Third and finally, we must address our diplomacy not just to states, but to the peoples of the Arab World at their moment of optimism.

BBC Arabic online audiences grew by 300% during the height of the protests in Egypt to 1.6 million.

The World Service Trust is working to support Tunisian TV in the transition to being public service broadcasters, rather than just broadcasting the regime views.

Do these services have an effect? If they didn’t, why would BBC Persian television has been subject to increasing and aggressive jamming from within Iran.

The channel has suffered deliberate attempts to interfere with its signal intermittently since its launch in 2009.

The interference intensified on the evening Saturday 17 September just as the channel had begun broadcasting a documentary about Iran’s Supreme Leader.

The continued attempts of the regime to put pressure on the service show how much they worry about outside broadcasts – and should redouble our support for the work the World Service does.

And – going back to my starting point – that public diplomacy needs to develop for a world of technological change.

In my view, that means Britain's foreign policy needs to be clear that promoting unrestricted access to the internet is in our national interest and promotes our national values.

We need to look at the export licensing of technologies that filter the internet, support online civil society in countries that continue to restrict internet access and work with EU partners in providing online journalists the arenas where they can post free from censorship by their national governments.

CONCLUSION

In the short run, the West got the major judgements right – choosing to side with protestors in Cairo and Tunis, choosing to protect civilians in Benghazi and choosing to sanction the regime in Damascus.

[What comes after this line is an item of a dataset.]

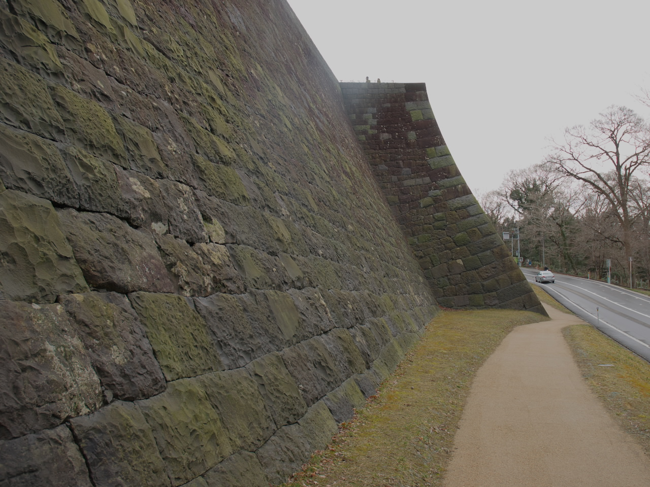 仙台城址の天守台の下から石垣を撮影。石垣が出っ張っている部分は道を見下ろす見張り台か? その上に観光客が見える。 [MAP by ALPSLAB]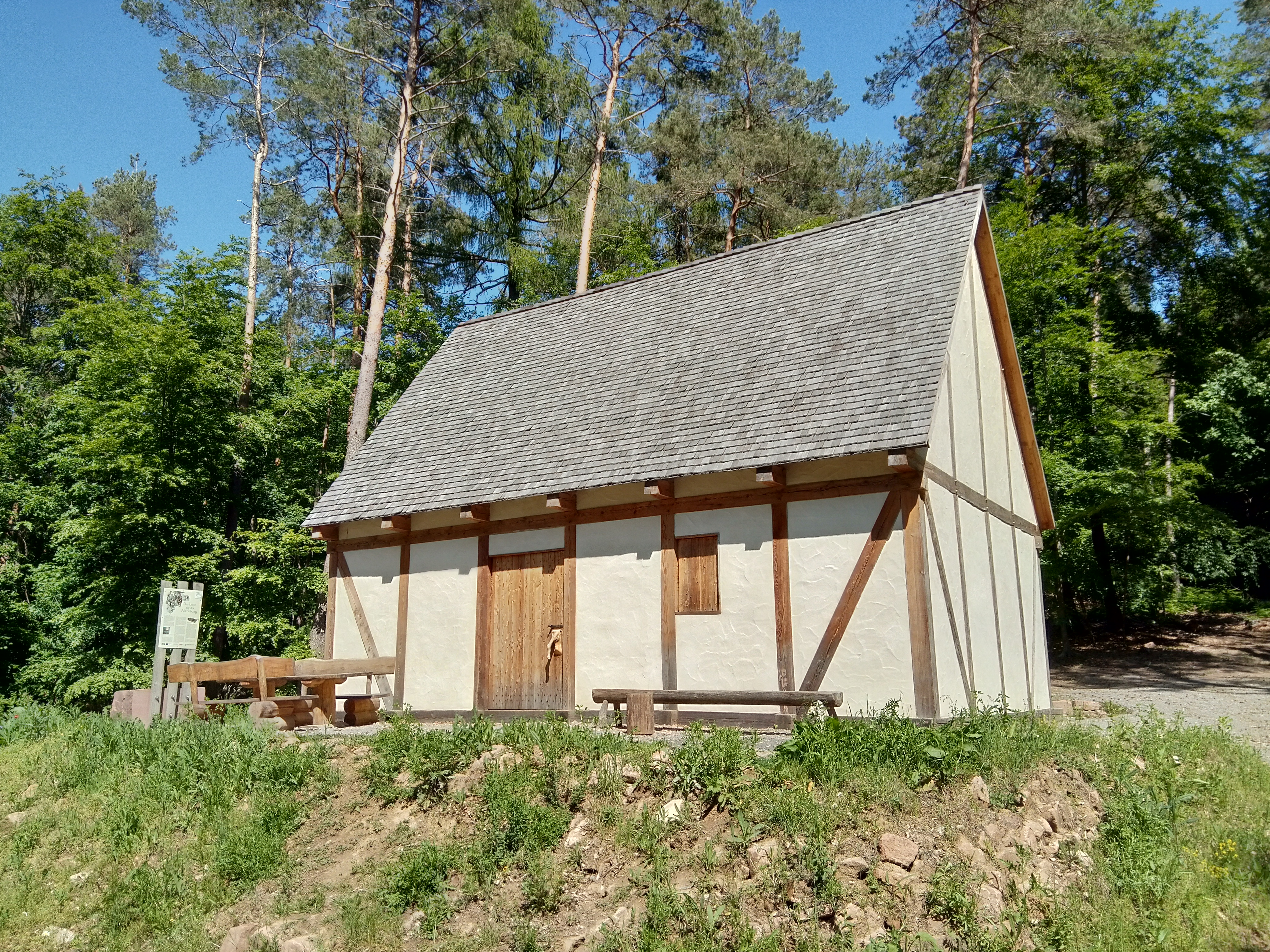 Nachbau einer Keltenhauses am Ringwall der Altenburg (Spessart)

But short run change could never be as sweeping as the rhetoric that accompanied the first days of the Arab Spring.

For the long run challenges, we urgently need to up our game.

But it is those long run challenges that will define the foreign policy challenges of the next decade:

* How we ensure that popular optimism is met with prosperity and not dangerous disappointment?
* How can we use the moment of exceptional technological change to promote the values we, as a country, believe in?
* How we can help support the chances of peace between peoples, rather than only brittle truces between states?
* How we can stop Al Qaeda in the Islamic Maghreb from using the instability to its advantage – not withstanding the body blow to its raison d’être that has been dealt by the Arab Spring?

This autumn is not too late to start to address these bigger, long term questions – by next autumn it might be.